[Records drawn from a dataset]
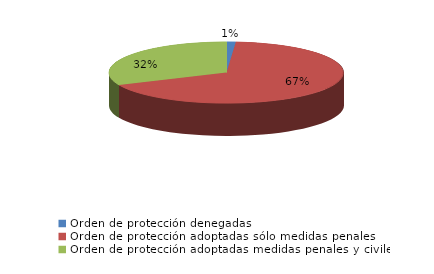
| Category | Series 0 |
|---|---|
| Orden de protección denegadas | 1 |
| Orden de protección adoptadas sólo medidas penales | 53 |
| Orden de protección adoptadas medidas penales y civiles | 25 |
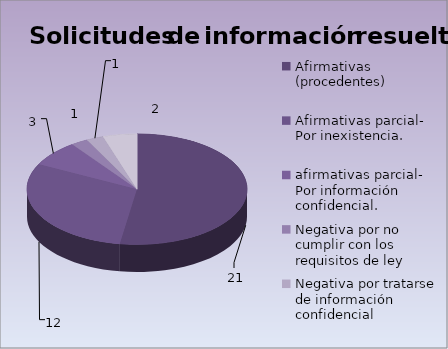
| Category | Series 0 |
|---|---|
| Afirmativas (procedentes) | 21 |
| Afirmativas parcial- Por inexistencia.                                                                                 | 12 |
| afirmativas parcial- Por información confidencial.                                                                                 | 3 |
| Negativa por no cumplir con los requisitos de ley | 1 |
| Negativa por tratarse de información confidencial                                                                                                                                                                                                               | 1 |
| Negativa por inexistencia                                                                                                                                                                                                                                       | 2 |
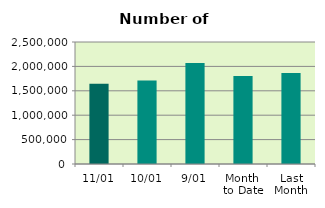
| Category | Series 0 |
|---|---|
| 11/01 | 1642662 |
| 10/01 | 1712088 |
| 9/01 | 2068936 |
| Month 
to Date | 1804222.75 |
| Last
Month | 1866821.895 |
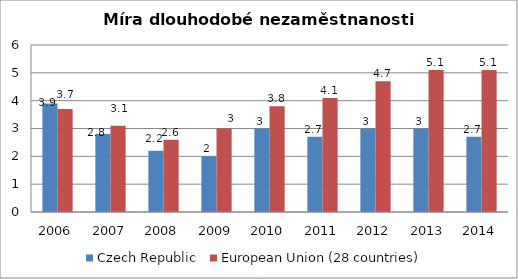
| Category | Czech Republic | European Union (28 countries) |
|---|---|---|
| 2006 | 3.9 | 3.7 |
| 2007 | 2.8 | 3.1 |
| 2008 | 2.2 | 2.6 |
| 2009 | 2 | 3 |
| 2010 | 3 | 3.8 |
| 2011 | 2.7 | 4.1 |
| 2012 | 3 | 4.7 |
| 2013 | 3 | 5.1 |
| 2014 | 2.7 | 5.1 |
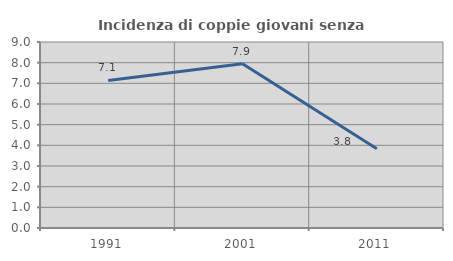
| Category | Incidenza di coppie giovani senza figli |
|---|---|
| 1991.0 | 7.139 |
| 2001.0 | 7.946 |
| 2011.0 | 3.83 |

--

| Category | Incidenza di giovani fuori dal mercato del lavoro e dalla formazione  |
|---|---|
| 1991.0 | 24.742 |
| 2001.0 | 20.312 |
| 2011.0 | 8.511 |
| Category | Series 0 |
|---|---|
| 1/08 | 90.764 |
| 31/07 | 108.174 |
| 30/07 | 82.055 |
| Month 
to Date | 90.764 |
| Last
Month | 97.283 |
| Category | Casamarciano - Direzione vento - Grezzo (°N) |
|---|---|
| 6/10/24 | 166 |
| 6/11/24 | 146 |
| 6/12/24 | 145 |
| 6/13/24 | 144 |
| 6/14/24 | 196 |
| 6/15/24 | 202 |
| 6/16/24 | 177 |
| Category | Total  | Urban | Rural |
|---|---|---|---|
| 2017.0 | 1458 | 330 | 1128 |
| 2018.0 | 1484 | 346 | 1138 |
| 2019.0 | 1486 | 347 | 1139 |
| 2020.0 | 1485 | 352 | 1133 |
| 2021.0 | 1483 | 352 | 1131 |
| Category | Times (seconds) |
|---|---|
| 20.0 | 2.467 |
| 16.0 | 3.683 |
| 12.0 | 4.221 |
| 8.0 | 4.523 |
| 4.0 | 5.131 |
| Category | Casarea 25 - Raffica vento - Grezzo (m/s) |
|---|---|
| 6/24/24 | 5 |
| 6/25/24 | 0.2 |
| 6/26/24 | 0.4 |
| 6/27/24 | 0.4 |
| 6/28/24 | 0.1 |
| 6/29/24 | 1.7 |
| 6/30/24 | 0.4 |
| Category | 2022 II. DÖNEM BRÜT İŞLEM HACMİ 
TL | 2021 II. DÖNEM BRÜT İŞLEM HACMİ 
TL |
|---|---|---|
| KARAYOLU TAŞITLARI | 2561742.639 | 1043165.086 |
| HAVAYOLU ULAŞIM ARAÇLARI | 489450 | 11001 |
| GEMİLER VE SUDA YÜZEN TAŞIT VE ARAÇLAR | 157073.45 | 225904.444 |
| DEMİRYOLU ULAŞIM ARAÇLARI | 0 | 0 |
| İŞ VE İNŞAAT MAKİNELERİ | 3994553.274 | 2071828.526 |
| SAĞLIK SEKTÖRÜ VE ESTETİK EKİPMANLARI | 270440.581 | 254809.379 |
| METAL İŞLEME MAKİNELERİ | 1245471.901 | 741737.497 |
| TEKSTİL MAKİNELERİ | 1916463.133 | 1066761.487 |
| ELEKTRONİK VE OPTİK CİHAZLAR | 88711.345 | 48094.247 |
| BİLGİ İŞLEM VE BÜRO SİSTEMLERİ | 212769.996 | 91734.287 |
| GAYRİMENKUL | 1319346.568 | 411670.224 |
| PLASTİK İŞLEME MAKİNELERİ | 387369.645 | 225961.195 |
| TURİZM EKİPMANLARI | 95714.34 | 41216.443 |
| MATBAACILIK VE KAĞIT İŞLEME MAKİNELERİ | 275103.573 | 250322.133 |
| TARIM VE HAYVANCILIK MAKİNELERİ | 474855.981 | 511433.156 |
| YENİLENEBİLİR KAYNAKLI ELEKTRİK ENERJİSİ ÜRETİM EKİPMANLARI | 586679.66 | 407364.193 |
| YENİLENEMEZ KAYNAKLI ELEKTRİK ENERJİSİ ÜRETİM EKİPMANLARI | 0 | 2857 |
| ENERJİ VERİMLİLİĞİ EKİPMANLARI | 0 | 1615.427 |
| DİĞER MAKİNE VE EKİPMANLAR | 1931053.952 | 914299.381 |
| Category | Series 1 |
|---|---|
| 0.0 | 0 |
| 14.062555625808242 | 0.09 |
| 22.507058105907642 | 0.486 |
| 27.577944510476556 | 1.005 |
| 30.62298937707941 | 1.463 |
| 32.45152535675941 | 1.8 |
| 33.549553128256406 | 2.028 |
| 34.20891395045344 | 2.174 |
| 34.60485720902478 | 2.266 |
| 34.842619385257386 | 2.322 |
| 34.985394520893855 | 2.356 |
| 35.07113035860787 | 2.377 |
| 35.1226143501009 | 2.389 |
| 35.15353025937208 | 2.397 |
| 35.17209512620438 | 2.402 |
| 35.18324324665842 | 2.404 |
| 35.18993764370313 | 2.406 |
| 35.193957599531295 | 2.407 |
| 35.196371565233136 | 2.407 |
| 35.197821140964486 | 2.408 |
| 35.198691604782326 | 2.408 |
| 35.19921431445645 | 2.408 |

EXERCISE BRIEF
Scan the entries above, and wherever a line holds the string "MAKİNELERİ", copy it.

RESPONSE TO THE TASK
| İŞ VE İNŞAAT MAKİNELERİ | 3994553.274 | 2071828.526 |
| METAL İŞLEME MAKİNELERİ | 1245471.901 | 741737.497 |
| TEKSTİL MAKİNELERİ | 1916463.133 | 1066761.487 |
| PLASTİK İŞLEME MAKİNELERİ | 387369.645 | 225961.195 |
| MATBAACILIK VE KAĞIT İŞLEME MAKİNELERİ | 275103.573 | 250322.133 |
| TARIM VE HAYVANCILIK MAKİNELERİ | 474855.981 | 511433.156 |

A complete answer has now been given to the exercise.